Brendon Allan Flanagan 2011
Grasping For The Wind V2
Sit star using first vertical crack line just left of the scoop (Practice Your Mantle). Make your way up using the smooth arete to your left. Top out without moving to far left (where the easy holds are).
Ranger Dave, 2012
* * Rock The Boat V3
Sit start at second crack just left of the scoop. Dog leg up and left via big horizontal crack. Use angled cracks staying as close to Grasping For The Wind as possible, while not using its arete. Love the side pull and top out with final solid ledge hold. Keep your eyes open for possible dyno and sneaky toe jam!
Ranger Dave, 2012
Practice Your Mantle Part 2 V0
Starting 1 meter to the left of the third dill hole, place your feet on the massive break and mantle. Excellent mantle practice for the beginner.
Brendon Allan Flanagan 2011
Practice Your Mantle Part 3 V0-
Start 1 meter left of PYMP2. The perfect mantle for the beginner who's never done one before.
Brendon Allan Flanagan 2011
Crimp And Save V3
Start just right of Perfect Flake, but no touchy! In fact try and avoid the big horizontal line of holds just about head level. Move straight up via sweet balancing start. Just to avoid temptation, there are only 5 useable holds for this V3. Less is Best!
Ranger Dave, 2012
Perfect Flake V0
The name of the climb says it all. Up the flake via some lay back and foot jamming action.

Kung Fu Captin Wall

Easy Up V1
First Climb on the right as the wall starts to take shape. Slab style, with some deceptive, flakey holds. Move up and to the left to finish along obvious ledge. Good for a warm up or cool down.
Ranger Dave, 2012
Piked From The Start V1
Inspired by a Pike - 'flying through the air with both legs and arms pointed in one direction" Lay back the first move just left of Easy Up and move straight up to end slightly left along sandy ledge.
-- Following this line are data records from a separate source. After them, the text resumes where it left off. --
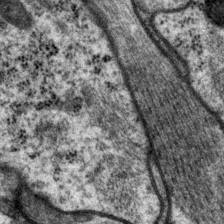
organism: P. pacificus
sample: Pharynx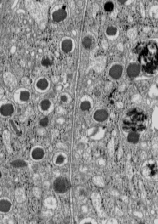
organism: C57BL Mouse
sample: Pancreatic islet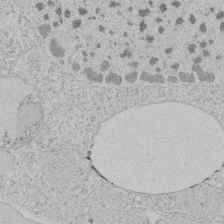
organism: Tetrahymena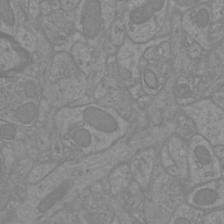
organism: Mouse
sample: Cortical neurons

Fun moves.
Ranger Dave, 2012
* * Monkey Magic V2
Regardless of whether you have been "born from an egg on a mountain top" You'll no doubt enjoy this problem. Start on the face covered in features, which juts out the most. Move straight up the defined holds to the same sandy ledge that Easy Up and Piked From The Start finish on (right above you). For best Kung Fu practice climb back down in reverse. No using magic clouds...
Ranger Dave, 2012
* Crane Style
Starting just left of Monkey Magic, on the wall right of the obvious vertical crack line (Fingers Full of Steel), Use the angled crimpers, while avoiding the holds of Monkey Magic and climb up the face, scarce with holds. Finish with both hands on the sandy ledge common to the other climbs. Completed Sept 9 2012 using the bottom hold of Monkey Magic.
Ranger Dave, 2012
Fingers Full of Steel V1
Start in the Vertical Crack and use it to get up and under the chossy roof. Use the crack all the way for best results.
Ranger Dave, 2012
High Knee
Sit start on wall just left of the vertical crack line. Without using the crack move up and under chossy roof. Balance required!
Ranger Dave, 2012
* * Bruce Lee V4
Super fun, challenging climb. Sit start left of vertical drill line, using two gaping holes. Move right and up to finish with your head touching the manky roof. Pivoting, smears, laybacks and slaps makes this a truly intricate, technical climb.